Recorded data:
==================================================

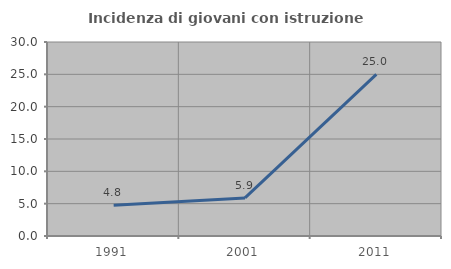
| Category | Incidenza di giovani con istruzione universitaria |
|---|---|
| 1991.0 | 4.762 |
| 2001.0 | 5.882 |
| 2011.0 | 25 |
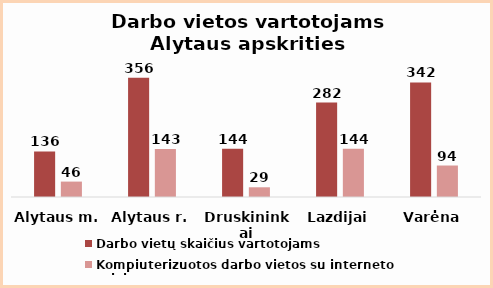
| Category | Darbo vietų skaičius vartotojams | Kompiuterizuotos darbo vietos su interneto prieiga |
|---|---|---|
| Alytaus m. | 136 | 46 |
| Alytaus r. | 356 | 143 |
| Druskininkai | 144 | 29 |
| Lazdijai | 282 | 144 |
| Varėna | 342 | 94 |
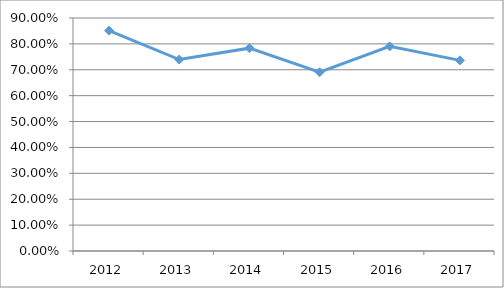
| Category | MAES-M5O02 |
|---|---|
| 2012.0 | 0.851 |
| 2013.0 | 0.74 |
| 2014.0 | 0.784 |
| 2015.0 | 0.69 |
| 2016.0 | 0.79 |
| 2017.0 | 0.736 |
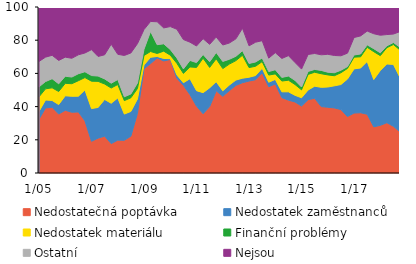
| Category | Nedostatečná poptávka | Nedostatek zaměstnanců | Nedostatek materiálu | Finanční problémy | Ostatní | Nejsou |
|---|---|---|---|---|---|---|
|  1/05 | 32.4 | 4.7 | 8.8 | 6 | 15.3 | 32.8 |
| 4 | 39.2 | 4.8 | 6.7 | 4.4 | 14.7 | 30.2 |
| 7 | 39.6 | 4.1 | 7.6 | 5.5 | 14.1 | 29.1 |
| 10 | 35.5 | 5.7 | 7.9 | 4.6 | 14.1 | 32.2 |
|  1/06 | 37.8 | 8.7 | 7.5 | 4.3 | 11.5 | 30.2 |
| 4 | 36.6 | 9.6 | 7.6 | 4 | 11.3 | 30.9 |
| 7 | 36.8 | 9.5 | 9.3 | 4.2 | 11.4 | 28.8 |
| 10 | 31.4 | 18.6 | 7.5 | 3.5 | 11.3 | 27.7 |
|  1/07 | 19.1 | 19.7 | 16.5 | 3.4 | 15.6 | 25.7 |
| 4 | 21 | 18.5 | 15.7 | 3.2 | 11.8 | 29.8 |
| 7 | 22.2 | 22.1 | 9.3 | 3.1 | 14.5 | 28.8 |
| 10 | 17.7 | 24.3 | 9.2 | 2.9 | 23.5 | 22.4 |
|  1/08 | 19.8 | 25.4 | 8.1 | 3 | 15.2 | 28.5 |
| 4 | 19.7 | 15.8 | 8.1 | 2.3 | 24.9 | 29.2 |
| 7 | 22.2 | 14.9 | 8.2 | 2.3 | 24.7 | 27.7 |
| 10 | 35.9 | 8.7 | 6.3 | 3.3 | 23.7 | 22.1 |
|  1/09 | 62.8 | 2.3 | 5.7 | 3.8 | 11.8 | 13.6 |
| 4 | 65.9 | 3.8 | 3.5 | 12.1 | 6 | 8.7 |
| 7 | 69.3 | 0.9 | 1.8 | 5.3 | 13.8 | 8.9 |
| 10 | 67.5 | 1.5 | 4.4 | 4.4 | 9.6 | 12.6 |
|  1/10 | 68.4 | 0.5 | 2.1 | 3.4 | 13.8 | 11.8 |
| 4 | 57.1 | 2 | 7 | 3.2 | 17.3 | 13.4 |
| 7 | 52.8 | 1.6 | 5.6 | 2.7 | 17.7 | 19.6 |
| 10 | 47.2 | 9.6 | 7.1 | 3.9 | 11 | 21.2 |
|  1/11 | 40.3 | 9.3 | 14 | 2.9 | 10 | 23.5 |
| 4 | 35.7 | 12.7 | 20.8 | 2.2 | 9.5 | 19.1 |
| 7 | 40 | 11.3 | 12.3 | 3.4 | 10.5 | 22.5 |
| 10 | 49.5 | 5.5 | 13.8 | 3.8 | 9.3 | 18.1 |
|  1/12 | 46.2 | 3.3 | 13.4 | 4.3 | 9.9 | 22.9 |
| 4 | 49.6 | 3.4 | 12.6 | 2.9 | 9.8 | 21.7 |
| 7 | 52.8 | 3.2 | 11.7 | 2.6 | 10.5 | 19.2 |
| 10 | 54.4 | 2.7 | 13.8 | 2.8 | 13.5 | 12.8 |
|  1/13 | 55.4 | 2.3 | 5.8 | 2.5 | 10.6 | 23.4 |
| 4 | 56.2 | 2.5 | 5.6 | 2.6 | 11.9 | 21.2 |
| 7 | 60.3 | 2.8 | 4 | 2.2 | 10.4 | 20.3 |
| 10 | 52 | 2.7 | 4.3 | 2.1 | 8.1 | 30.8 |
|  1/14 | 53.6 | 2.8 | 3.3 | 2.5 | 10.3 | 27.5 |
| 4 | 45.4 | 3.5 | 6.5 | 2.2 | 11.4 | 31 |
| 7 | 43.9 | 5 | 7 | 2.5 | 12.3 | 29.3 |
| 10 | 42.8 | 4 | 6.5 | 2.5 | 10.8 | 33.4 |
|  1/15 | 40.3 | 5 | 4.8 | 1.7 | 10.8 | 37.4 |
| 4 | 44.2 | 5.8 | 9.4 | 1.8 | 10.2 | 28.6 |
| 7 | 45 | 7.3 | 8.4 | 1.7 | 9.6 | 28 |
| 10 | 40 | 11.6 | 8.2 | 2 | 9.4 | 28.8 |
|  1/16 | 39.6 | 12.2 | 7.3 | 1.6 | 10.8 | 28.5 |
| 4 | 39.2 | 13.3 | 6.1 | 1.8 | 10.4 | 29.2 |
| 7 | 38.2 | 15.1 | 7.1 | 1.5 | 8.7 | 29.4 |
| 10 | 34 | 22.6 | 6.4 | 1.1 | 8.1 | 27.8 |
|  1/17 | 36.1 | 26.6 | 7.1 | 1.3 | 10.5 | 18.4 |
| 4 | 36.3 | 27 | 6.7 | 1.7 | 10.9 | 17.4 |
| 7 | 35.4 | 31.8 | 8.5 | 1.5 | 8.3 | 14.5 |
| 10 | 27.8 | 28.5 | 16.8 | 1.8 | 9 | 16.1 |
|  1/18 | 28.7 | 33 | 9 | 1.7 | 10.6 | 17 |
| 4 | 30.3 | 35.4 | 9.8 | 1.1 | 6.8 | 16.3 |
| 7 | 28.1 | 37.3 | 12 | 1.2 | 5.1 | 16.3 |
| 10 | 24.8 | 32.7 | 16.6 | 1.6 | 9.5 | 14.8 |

==================================================

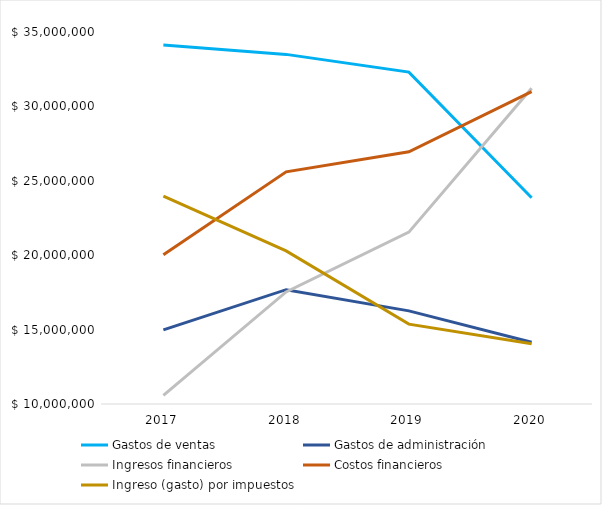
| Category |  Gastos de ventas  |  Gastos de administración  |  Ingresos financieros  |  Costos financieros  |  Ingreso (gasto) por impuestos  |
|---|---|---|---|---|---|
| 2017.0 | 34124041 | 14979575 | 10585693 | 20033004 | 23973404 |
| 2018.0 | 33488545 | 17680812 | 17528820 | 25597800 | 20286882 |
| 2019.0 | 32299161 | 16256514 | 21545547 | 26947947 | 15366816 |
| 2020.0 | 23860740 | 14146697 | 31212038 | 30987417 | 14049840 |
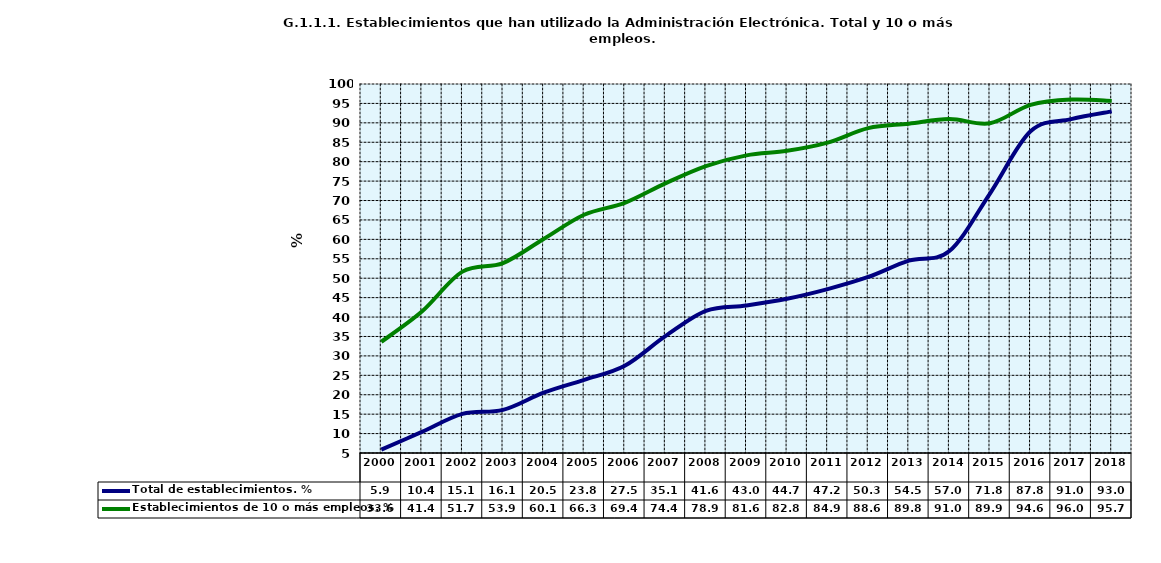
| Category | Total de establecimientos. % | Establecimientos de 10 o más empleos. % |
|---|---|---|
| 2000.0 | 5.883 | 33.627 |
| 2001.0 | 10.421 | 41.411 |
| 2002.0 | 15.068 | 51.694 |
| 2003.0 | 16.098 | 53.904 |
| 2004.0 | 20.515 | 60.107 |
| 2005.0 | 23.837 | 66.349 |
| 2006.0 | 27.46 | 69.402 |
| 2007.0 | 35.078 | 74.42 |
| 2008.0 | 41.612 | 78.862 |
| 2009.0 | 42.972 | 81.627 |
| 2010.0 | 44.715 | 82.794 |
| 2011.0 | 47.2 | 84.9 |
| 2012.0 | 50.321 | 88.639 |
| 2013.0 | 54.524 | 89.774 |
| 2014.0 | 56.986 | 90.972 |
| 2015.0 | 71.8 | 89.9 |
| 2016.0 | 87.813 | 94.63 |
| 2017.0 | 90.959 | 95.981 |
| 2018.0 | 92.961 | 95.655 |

==================================================

■ Task
The output should be exactly the lines above from the line containing "1.7 | 9.6 | 28 |" to the line containing "9.5 | 14.8 |", inclusive, with no other lines.

■ Exercise answer
| 7 | 45 | 7.3 | 8.4 | 1.7 | 9.6 | 28 |
| 10 | 40 | 11.6 | 8.2 | 2 | 9.4 | 28.8 |
|  1/16 | 39.6 | 12.2 | 7.3 | 1.6 | 10.8 | 28.5 |
| 4 | 39.2 | 13.3 | 6.1 | 1.8 | 10.4 | 29.2 |
| 7 | 38.2 | 15.1 | 7.1 | 1.5 | 8.7 | 29.4 |
| 10 | 34 | 22.6 | 6.4 | 1.1 | 8.1 | 27.8 |
|  1/17 | 36.1 | 26.6 | 7.1 | 1.3 | 10.5 | 18.4 |
| 4 | 36.3 | 27 | 6.7 | 1.7 | 10.9 | 17.4 |
| 7 | 35.4 | 31.8 | 8.5 | 1.5 | 8.3 | 14.5 |
| 10 | 27.8 | 28.5 | 16.8 | 1.8 | 9 | 16.1 |
|  1/18 | 28.7 | 33 | 9 | 1.7 | 10.6 | 17 |
| 4 | 30.3 | 35.4 | 9.8 | 1.1 | 6.8 | 16.3 |
| 7 | 28.1 | 37.3 | 12 | 1.2 | 5.1 | 16.3 |
| 10 | 24.8 | 32.7 | 16.6 | 1.6 | 9.5 | 14.8 |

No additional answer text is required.